-- Material for this exercise --
##############################

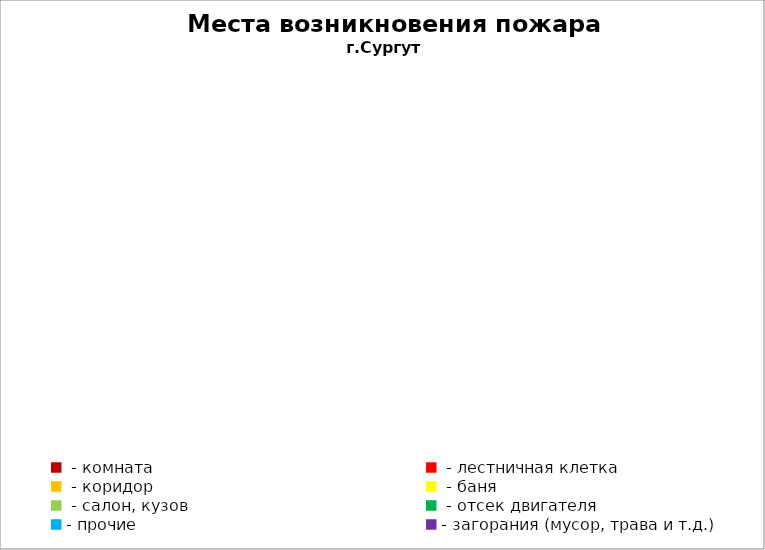
| Category | Места возникновения пожара |
|---|---|
|  - комната | 40 |
|  - лестничная клетка | 10 |
|  - коридор | 5 |
|  - баня | 12 |
|  - салон, кузов | 4 |
|  - отсек двигателя | 10 |
| - прочие | 50 |
| - загорания (мусор, трава и т.д.)  | 80 |
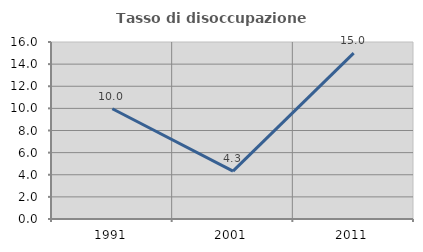
| Category | Tasso di disoccupazione giovanile  |
|---|---|
| 1991.0 | 9.967 |
| 2001.0 | 4.324 |
| 2011.0 | 15 |
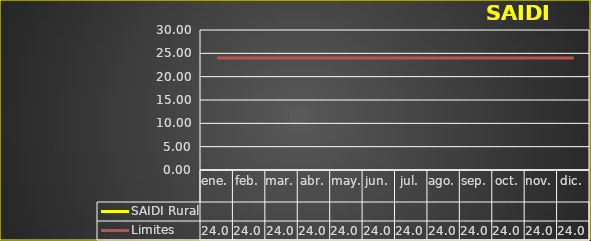
| Category | SAIDI Rural | Limites |
|---|---|---|
| ene. |  | 24 |
| feb. |  | 24 |
| mar. |  | 24 |
| abr. |  | 24 |
| may. |  | 24 |
| jun. |  | 24 |
| jul. |  | 24 |
| ago. |  | 24 |
| sep. |  | 24 |
| oct. |  | 24 |
| nov. |  | 24 |
| dic. |  | 24 |
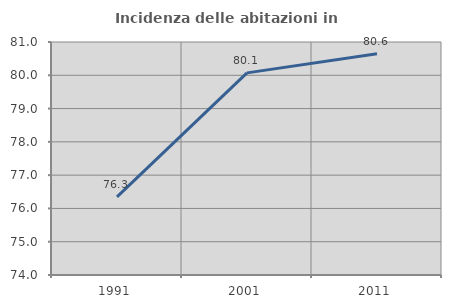
| Category | Incidenza delle abitazioni in proprietà  |
|---|---|
| 1991.0 | 76.345 |
| 2001.0 | 80.073 |
| 2011.0 | 80.646 |
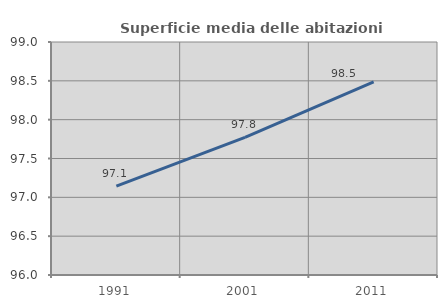
| Category | Superficie media delle abitazioni occupate |
|---|---|
| 1991.0 | 97.144 |
| 2001.0 | 97.772 |
| 2011.0 | 98.487 |
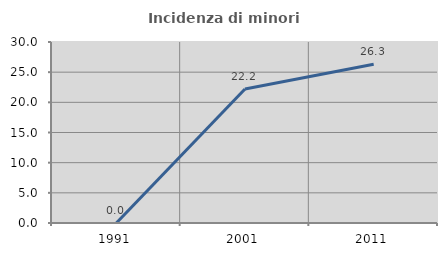
| Category | Incidenza di minori stranieri |
|---|---|
| 1991.0 | 0 |
| 2001.0 | 22.222 |
| 2011.0 | 26.316 |
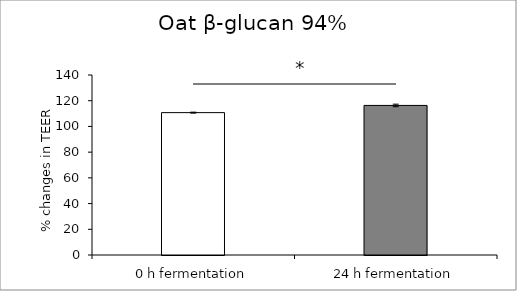
| Category | average |
|---|---|
| 0 h fermentation | 110.728 |
| 24 h fermentation | 116.327 |
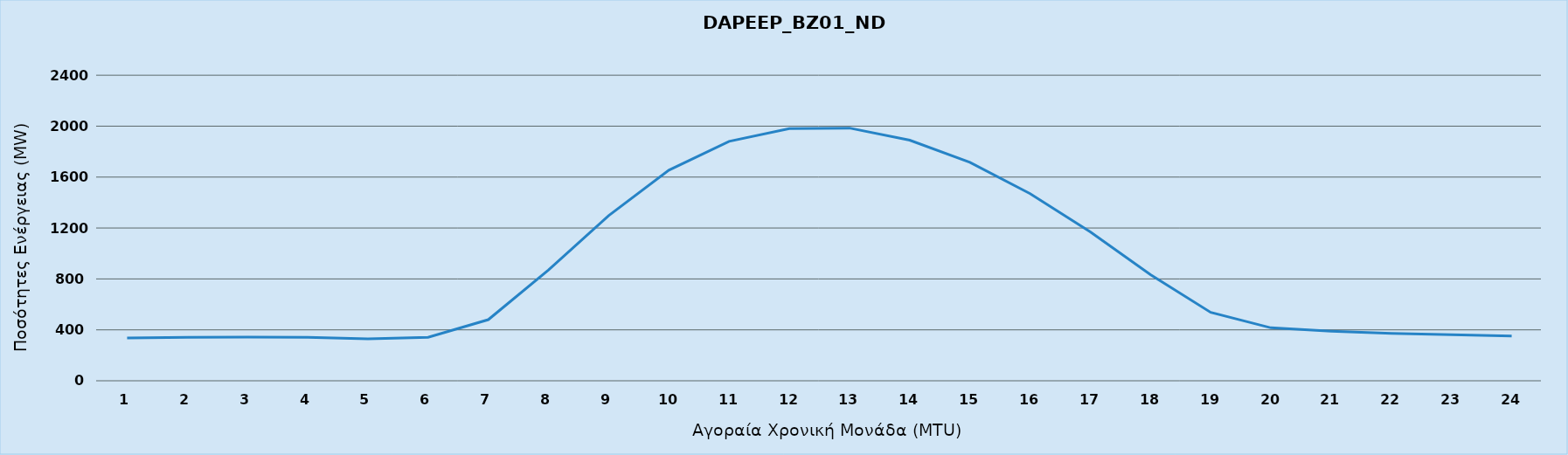
| Category | DAPEEP_BZ01_NDR |
|---|---|
| 0 | 336 |
| 1 | 342 |
| 2 | 343 |
| 3 | 342 |
| 4 | 329 |
| 5 | 341 |
| 6 | 480 |
| 7 | 870 |
| 8 | 1298 |
| 9 | 1654 |
| 10 | 1881 |
| 11 | 1981 |
| 12 | 1985 |
| 13 | 1890 |
| 14 | 1716 |
| 15 | 1470 |
| 16 | 1169 |
| 17 | 834 |
| 18 | 537 |
| 19 | 416 |
| 20 | 390 |
| 21 | 372 |
| 22 | 362 |
| 23 | 352 |

##############################

-- What this task involves --
Copy out the lines above with "abitazioni" in them.

-- Response --
| Category | Incidenza delle abitazioni in proprietà  |
| Category | Superficie media delle abitazioni occupate |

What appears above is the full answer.